Hirsutism in women is defined as the excess of terminal hair growth in a male pattern distribution [1]. Terminal hair is coarse and pigmented as opposed to the vellus hair which is fine, nonpigmented, and soft and covers the entire skin surface except the lips, palms, and soles [1]. The prevalence of hirsutism ranges from 4.3 to 10.8 % in African American and Caucasian women (variable due to some degree of examiner subjectivity), but is lower in Asian women [1]. About 5–15 % of hirsute women have no detectable androgen excess on blood testing [2]. The prevalence of hirsutism in postmenopausal women is not well studied [3], but mild degrees of hair excess are not uncommon in the years following the final menstrual period due to a profound decline in ovarian estrogens relative to the menopausal androgen milieu [4, 5]. The decline in ovarian estrogens and the associated decrease in hepatic sex hormone-binding globulin (SHBG) levels lead to an increase in the free androgen index (FAI), which may explain the common postmenopausal development of terminal hair on the face and chin, as well as the thinning of scalp hair as described in the index case [6].
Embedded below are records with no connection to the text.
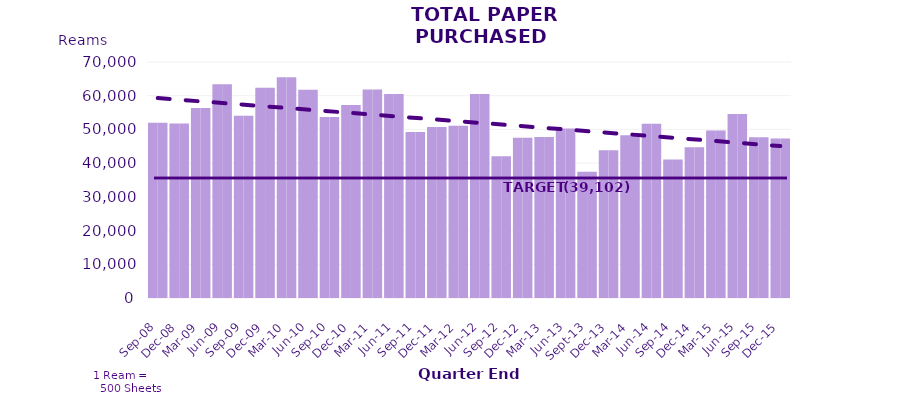
| Category | Series 0 | Series 1 |
|---|---|---|
| Sep-08 | 51950 | 51950 |
| Dec-08 | 51730 | 51730 |
| Mar-09 | 56330 | 56330 |
| Jun-09 | 63430 | 63430 |
| Sep-09 | 54085 | 54085 |
| Dec-09 | 62360 | 62360 |
| Mar-10 | 65470 | 65470 |
| Jun-10 | 61755 | 61755 |
| Sep-10 | 53651 | 53651 |
| Dec-10 | 57234 | 57234 |
| Mar-11 | 61827 | 61827 |
| Jun-11 | 60514 | 60514 |
| Sep-11 | 49209 | 49209 |
| Dec-11 | 50752 | 50752 |
| Mar-12 | 51112 | 51112 |
| Jun-12 | 60514 | 60514 |
| Sep-12 | 42064 | 42064 |
| Dec-12 | 47522 | 47522 |
| Mar-13 | 47733 | 47733 |
| Jun-13 | 50250 | 50250 |
| Sep-13 | 37449 | 37449 |
| Dec-13 | 43823 | 43823 |
| Mar-14 | 48258 | 48258 |
| Jun-14 | 51675 | 51675 |
| Sep-14 | 41095 | 41095 |
| Dec-14 | 44735 | 44735 |
| Mar-15 | 49682 | 49682 |
| Jun-15 | 54546 | 54546 |
| Sep-15 | 47713 | 47713 |
| Dec-15 | 47289 | 47289 |

There exists a regional variation in the degree of sensitivity of terminal hair to circulating androgens [7]. In addition to androgens, terminal hairs are affected by thyroid hormone, growth hormone, and local factors [7]. Areas such as the eyebrows, eyelashes, and lateral and occipital scalp are generally insensitive to androgens, whereas pubic (lower pubic triangle), axillary, and lower arm and leg hair are sensitive to low levels of androgens [7]. Terminal hair, typically in male pattern areas of growth including the sideburns, cheeks, chin, abdomen (male escutcheon/pelvic upper triangle), back, thighs, and upper arms, is sensitive to higher levels of androgens; presence of terminal hair in these locations, unless familial, is generally considered abnormal in women [7, 8].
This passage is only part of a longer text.